§ **DATA SHOWN**:

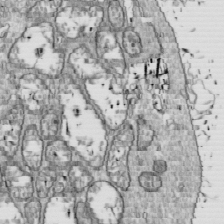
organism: Drosophila
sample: Cell division; meiosis; drosophila spermatocytes
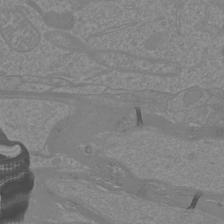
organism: Mouse
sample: Cortical neurons
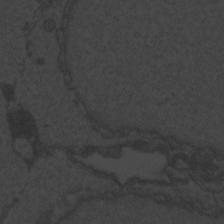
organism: Zebrafish
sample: Macrophage infected with Toxoplasma gondii
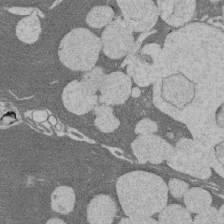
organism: Rat
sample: Salivary granule
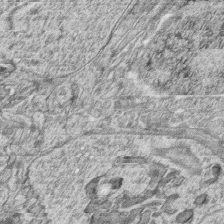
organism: Zebrafish
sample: synaptic ribbons in rod cells and cone cells
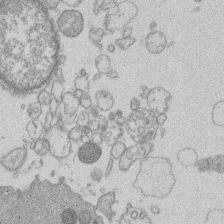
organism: Human
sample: Macrophage cells
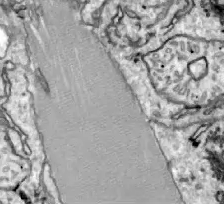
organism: Zebrafish
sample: Actinotrichia fibers
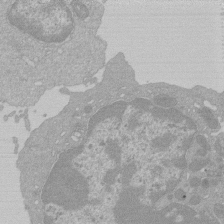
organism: Mouse
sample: Activated Pmel transgenic CD8+ T Cells
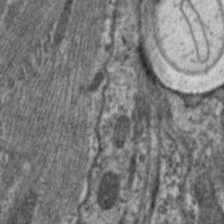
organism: C. elegans
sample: Pharynx
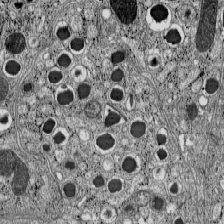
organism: C57BL Mouse
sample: Pancreatic islet
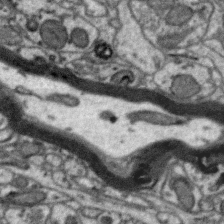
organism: Zebra finch
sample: Brain
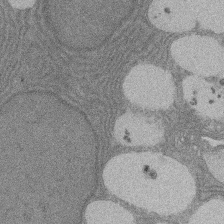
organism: Rat
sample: Salivary granule
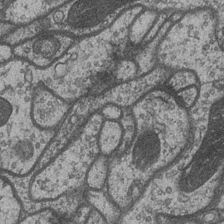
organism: Drosophila
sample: Optic medulla
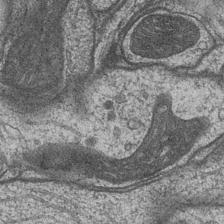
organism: Drosophila
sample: Optic medulla
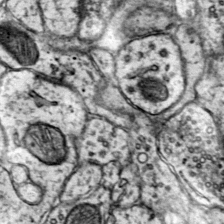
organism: Mouse
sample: Primary visual cortex
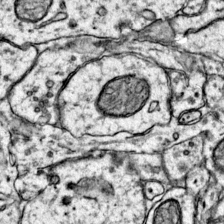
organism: Mouse
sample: Primary visual cortex
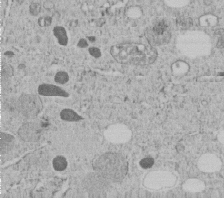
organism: C. elegans
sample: C. elegans embryo early stage
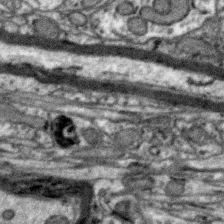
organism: Zebra finch
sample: Brain
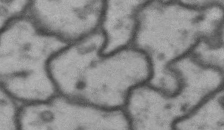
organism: Drosophila
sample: Brain
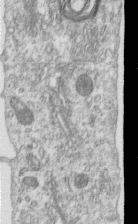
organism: Human
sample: Centriole in RPE cells
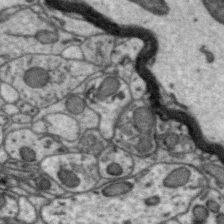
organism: Zebra finch
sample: Brain
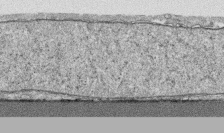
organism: Human
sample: CRL-1474
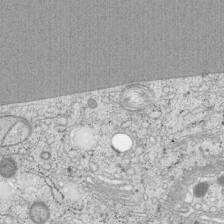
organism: African green monkey
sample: COS-7 cells
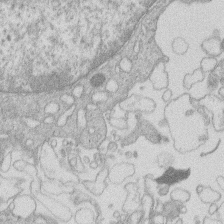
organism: Human
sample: Macrophage cells
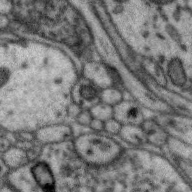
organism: Zebra finch
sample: Brain
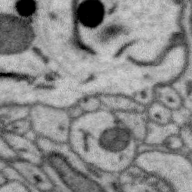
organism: Zebra finch
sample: Brain
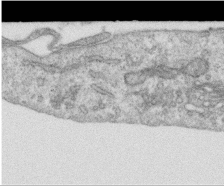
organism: Human
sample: Centriole in RPE cells
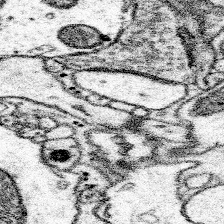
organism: Mouse
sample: Somatosensory cortex neuropil
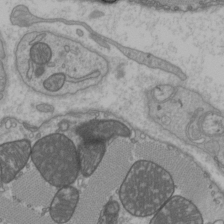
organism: C57BL Mouse
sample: Heart
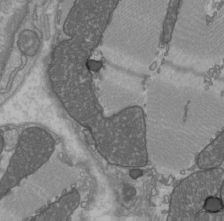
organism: C57BL Mouse
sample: Heart
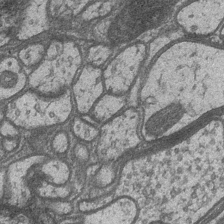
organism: Drosophila
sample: Optic medulla
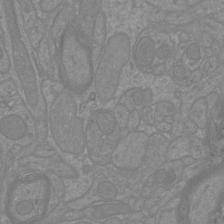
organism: Mouse
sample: Cortical neurons
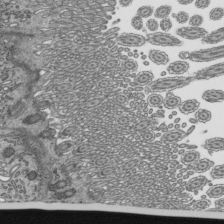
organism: Mouse
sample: Mouse epididymis efferent ductule cilia
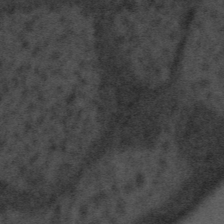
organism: Tuwongella immobilis
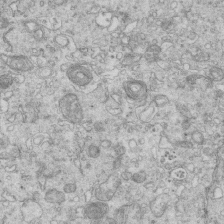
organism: Mouse
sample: Multiciliated cells
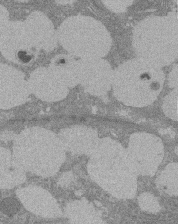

§ **REQUIRED ACTION**: Transcribe all the lines above exactly, apart from the pictures.

§ **RESPONSE**:
organism: Drosophila
sample: Cell division; meiosis; drosophila spermatocytes
organism: Mouse
sample: Cortical neurons
organism: Zebrafish
sample: Macrophage infected with Toxoplasma gondii
organism: Rat
sample: Salivary granule
organism: Zebrafish
sample: synaptic ribbons in rod cells and cone cells
organism: Human
sample: Macrophage cells
organism: Zebrafish
sample: Actinotrichia fibers
organism: Mouse
sample: Activated Pmel transgenic CD8+ T Cells
organism: C. elegans
sample: Pharynx
organism: C57BL Mouse
sample: Pancreatic islet
organism: Zebra finch
sample: Brain
organism: Rat
sample: Salivary granule
organism: Drosophila
sample: Optic medulla
organism: Drosophila
sample: Optic medulla
organism: Mouse
sample: Primary visual cortex
organism: Mouse
sample: Primary visual cortex
organism: C. elegans
sample: C. elegans embryo early stage
organism: Zebra finch
sample: Brain
organism: Drosophila
sample: Brain
organism: Human
sample: Centriole in RPE cells
organism: Zebra finch
sample: Brain
organism: Human
sample: CRL-1474
organism: African green monkey
sample: COS-7 cells
organism: Human
sample: Macrophage cells
organism: Zebra finch
sample: Brain
organism: Zebra finch
sample: Brain
organism: Human
sample: Centriole in RPE cells
organism: Mouse
sample: Somatosensory cortex neuropil
organism: C57BL Mouse
sample: Heart
organism: C57BL Mouse
sample: Heart
organism: Drosophila
sample: Optic medulla
organism: Mouse
sample: Cortical neurons
organism: Mouse
sample: Mouse epididymis efferent ductule cilia
organism: Tuwongella immobilis
organism: Mouse
sample: Multiciliated cells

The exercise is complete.